Quantum binding energy features of the drug olmesartan bound to angiotensin type-1 receptors in the therapeutics of stroke

Stroke is the second most common cause of mortality worldwide and the third most common cause of disability. Stroke causes and hemodynamic consequences are heterogeneous, making blood pressure management in stroke patients complex. Knowing that hypertension is the most prevalent risk factor for stroke, the use of antihypertensive drugs to reduce blood pressure is also essential for the prevention of cardiovascular events before and after stroke. Evidence from clinically relevant studies demonstrates a reduction in morbidity and mortality due to angiotensin type-1 receptor (AT1) blockers. In excessive activity in the brain, this receptor can promote exaggerated sympathetic and hormonal responses caused by stress, vulnerability to cerebrovascular ischemia, and brain inflammation. In addition to its preventive effect, the antihypertensive drug olmesartan medoxomil has shown promising activity in the immediate treatment of both ischemic and hemorrhagic stroke. Olmesartan (OLM) belongs to the family of angiotensin receptor blockers (ARBs) and acts as an inverse agonist with high selectivity and potency for the AT1 receptor. Thus, the present work describes the profile of the AT1 receptor in terms of binding energies and intermolecular interactions with this FDA-approved drug. The X-ray crystallographic structure of the OLM-AT1 system is considered, and the Electrostatically Embedded Molecular Fractionation with Conjugate Caps (EE-MFCC) scheme is applied within a dispersion-corrected Density Functional Theory (DFT-D) framework, taking into account the B97D/aug-cc-pVTZ level of theory.
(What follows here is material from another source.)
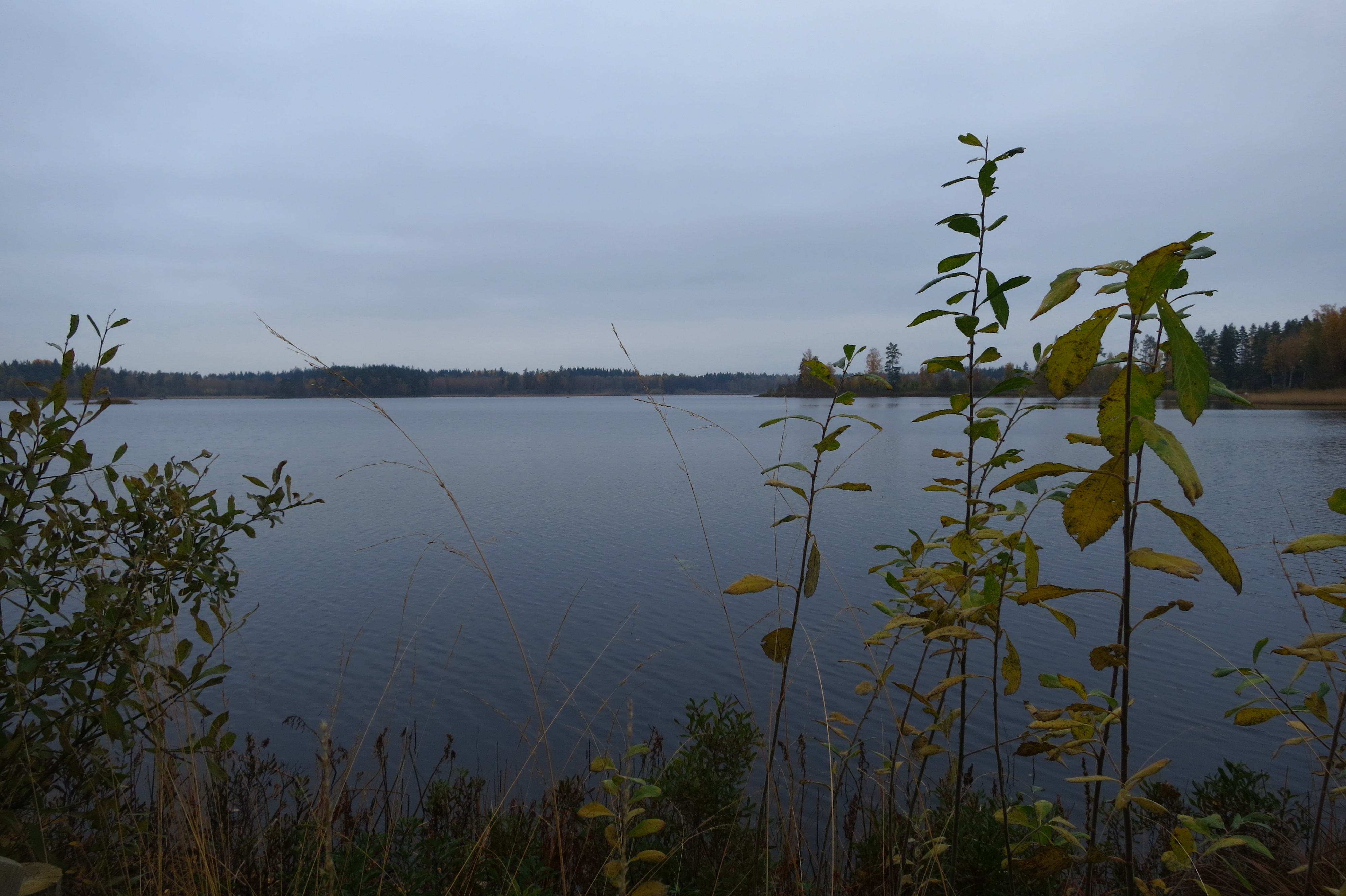 Sjön Vikholmen, Tingsryds kommun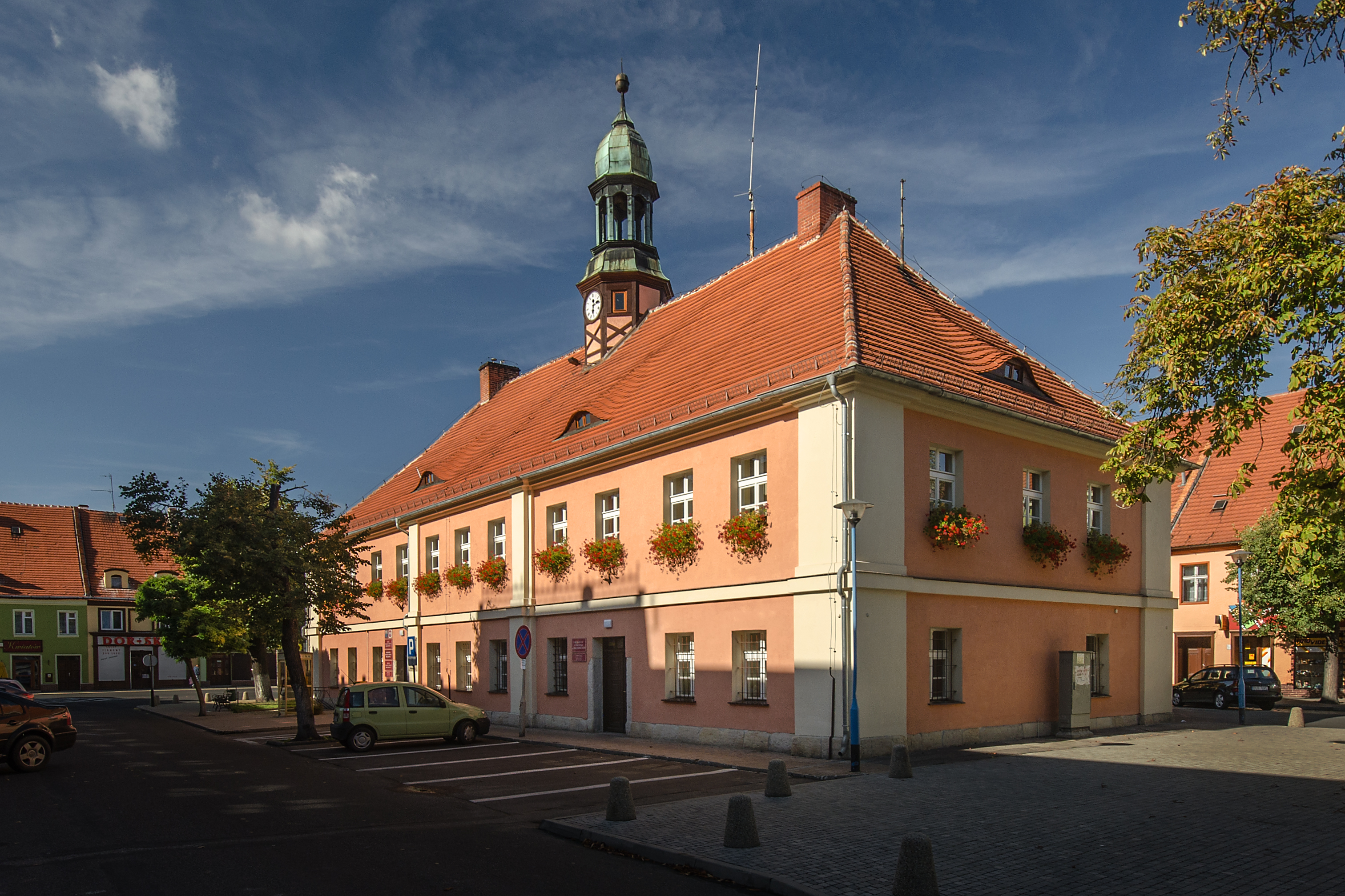 Prochowice, ratusz, kon. XVIII, XX

We investigated the binding energies of 105 residues presented within a pocket radius of 10 angstrom, predicted the energetic relevance of the olmesartan regions and the influence of each protein segment on OLM-AT1 binding. Finally, our results demonstrate that the total binding energy in the pocket ligand is higher in acidic environments, proposing that OLM can promote its neuroregenerative role longer than in the physiological environment, corroborating its use post-stroke.